Une faille béante en revers
Après avoir été balayé par Rafael Nadal en demi-finale de l’Open d’Australie 2019, Stefanos Tsitsipas avait déjà accusé le coup devant les journalistes. En toute sincérité, il s’était alors demandé à haute voix comment Roger Federer avait réussi à battre le Majorquin avec un revers à une main. Sur terre battue, le Grec en avait plutôt fait une force ces dernières années grâce à sa capacité à imprimer du lift à la balle et donc à mettre du volume dans ses frappes.

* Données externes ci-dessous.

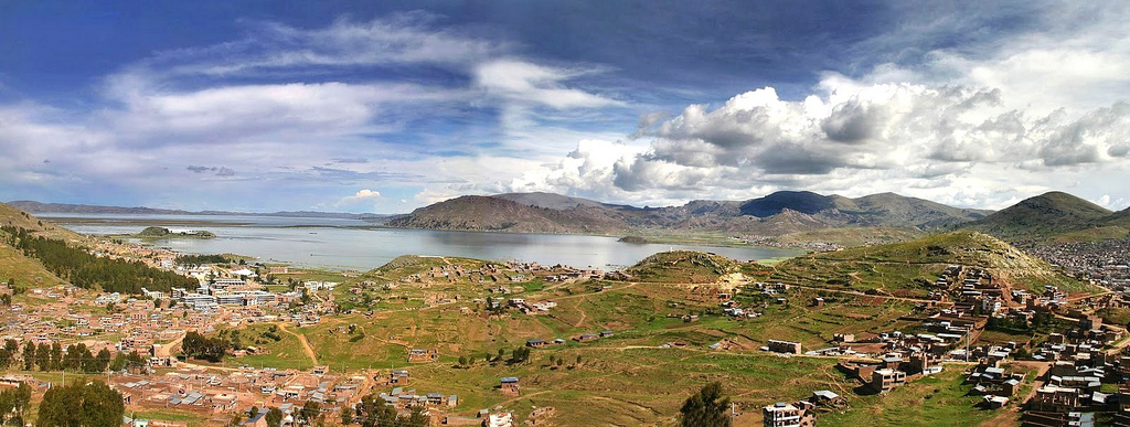 Panoramica de la ciudad de PUNO

Mais loin de s’améliorer avec le temps, ce coup est devenu une faiblesse de plus en plus identifiée dans son arsenal. Son opération du coude lors de l’intersaison 2021-2022 n’a probablement rien arrangé à l’affaire et lui a peut-être fait perdre de la puissance. En février dernier, Tsitsipas avait aussi décrié les balles utilisées sur le circuit, de plus en plus lourdes et qui changent souvent d’un tournoi à l’autre, responsables selon lui de nombreuses blessures dont une à l’épaule le concernant.

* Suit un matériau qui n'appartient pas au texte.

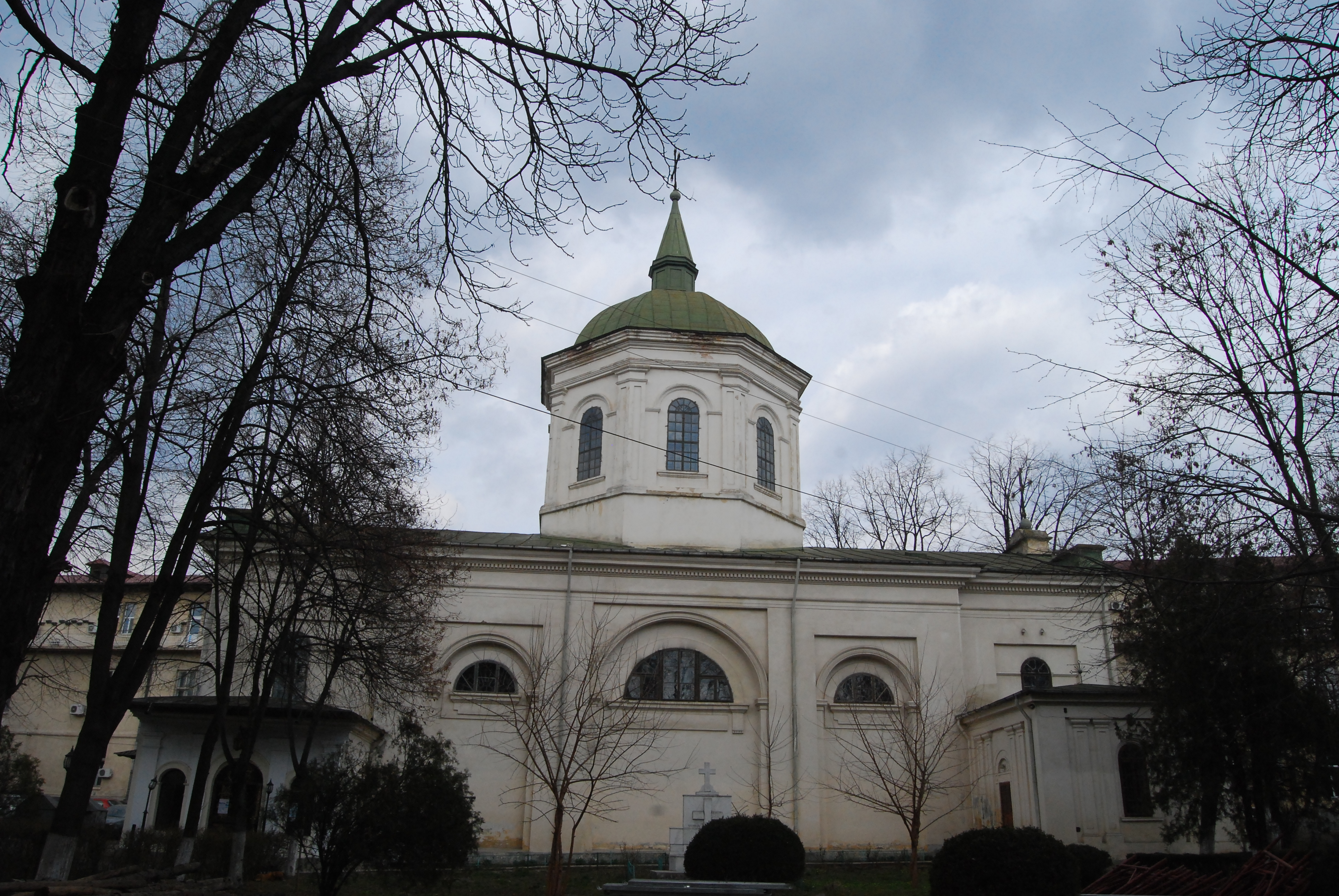 Biserica "Sf. Spiridon" 01

Résultat : le Grec est de plus en plus systématiquement fixé de ce côté. A ce titre, la stratégie employée par Carlos Alcaraz lors de leur quart de finale à Roland-Garros a ressemblé à une entreprise de démolition systématique et méthodique. Enfoncé sur son revers, Tsitsipas s’est trouvé contraint de reculer et donc incapable de pratiquer son tennis offensif. Cette faiblesse a aussi mis en évidence ses lacunes en slice. Même s’il l’a travaillé, son revers slicé n’est toujours pas assez efficace pour casser le rythme et changer la dynamique de l’échange.
Une nouvelle génération trop forte ?
Si Stefanos Tsitsipas donne l’impression de tant stagner, c’est peut-être aussi parce que les autres progressent vite, voire trop vite pour lui. Et par les autres, il faut comprendre les jeunes loups qui se sont installés dans le Top 10 à ses côtés. Carlos Alcaraz (2e) et Jannik Sinner (4e) le devancent même au classement ATP, et c’était aussi le cas de Holger Rune n’est que deux rangs derrière (8e). Le Grec n’a d’ailleurs jamais battu ni l’Espagnol (5-0) ni le Danois (2-0) en sept confrontations.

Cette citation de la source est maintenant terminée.